Roduit Benjamin · Nationalrat · 2023-09-18
Roduit Benjamin · Nationalrat · Wallis · Die Mitte-Fraktion. Die Mitte. EVP. · 2023-09-18
Wortprotokoll
Mon postulat, intitulé "Le droit à la réparation comme accélérateur d'emplois de proximité et pour préserver nos ressources" a pour but de demander au Conseil fédéral d'évaluer les effets d'incitation en faveur de la réparation, du réemploi et du partage d'objets, par exemple au moyen de bibliothèques d'objets, notamment en chiffrant les perspectives de création de nouveaux emplois générés; mais aussi en identifiant les perspectives de développement de ces nouveaux métiers - par exemple sous l'angle des métiers de la valorisation des composants et matériaux - et en identifiant les leviers d'action pour promouvoir ces filières, notamment auprès des acteurs de l'économie sociale et solidaire.
La réparabilité - un des thèmes qui est au coeur de ce postulat -, en vue de prolonger la durée de vie des objets, est d'actualité et relève d'une sensibilité croissante dans la population. J'en veux pour preuve le nombre important de parlementaires, dont plusieurs d'entre vous, qui nous ont rejoints le 2 mai 2023 sur la Place fédérale dans le cadre d'un atelier de valorisation des smartphones usagés. Cela avait été [PAGE 1728] mis sur pied par l'Association NoOPS (No Obsolescence Programmée Suisse) en collaboration avec l'intergroupe parlementaire économie circulaire et les membres de la coalition "Longue vie à nos objets!".

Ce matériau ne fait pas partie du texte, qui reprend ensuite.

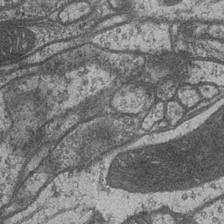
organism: Drosophila
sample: Optic medulla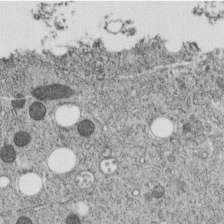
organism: C. elegans
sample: C. elegans embryo early stage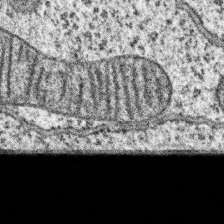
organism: Human
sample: HeLa cells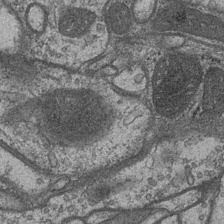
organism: Drosophila
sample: Optic medulla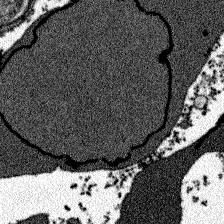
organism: Zebrafish
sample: Larval olfactory bulb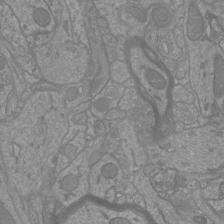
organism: Mouse
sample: Cortical neurons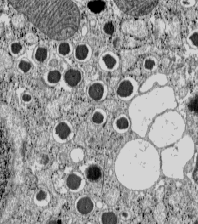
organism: C57BL Mouse
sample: Pancreatic islet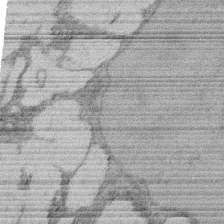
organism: Rat
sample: Salivary granule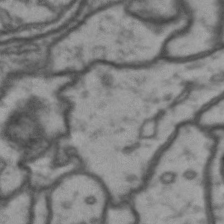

Dans cette optique, nous peinons à suivre le raisonnement du Conseil fédéral, qui recommande de refuser le postulat. En effet - vous le savez - l'examen de la loi sur l'économie circulaire a été récemment reporté par le Conseil des Etats après les élections fédérales. C'est un signe qui ne trompe pas. L'écart se creuse toujours davantage avec la législation de nos voisins, qui mettent bien en valeur la réutilisation et la réparation en amont des déchets.
Enfin, ce postulat est d'autant plus important que la Suisse ne dispose toujours d'aucun chiffre sur les perspectives économiques en matière d'emploi des entreprises de valorisation, de réparation et de partage d'objets, ni sur ce véritable secteur d'activités possédant ses propres filières de formation et de développement professionnels.
Vu ces arguments, je vous prie d'accepter mon postulat, qui maintient la pression sur le Conseil fédéral et le Conseil des Etats, quant à la pleine réalisation des objectifs de la loi sur l'économie circulaire - dont le droit à la réparation fait partie -, qui, je vous le rappelle, a été acceptée par notre conseil[NB]en[NB]mai[NB]dernier.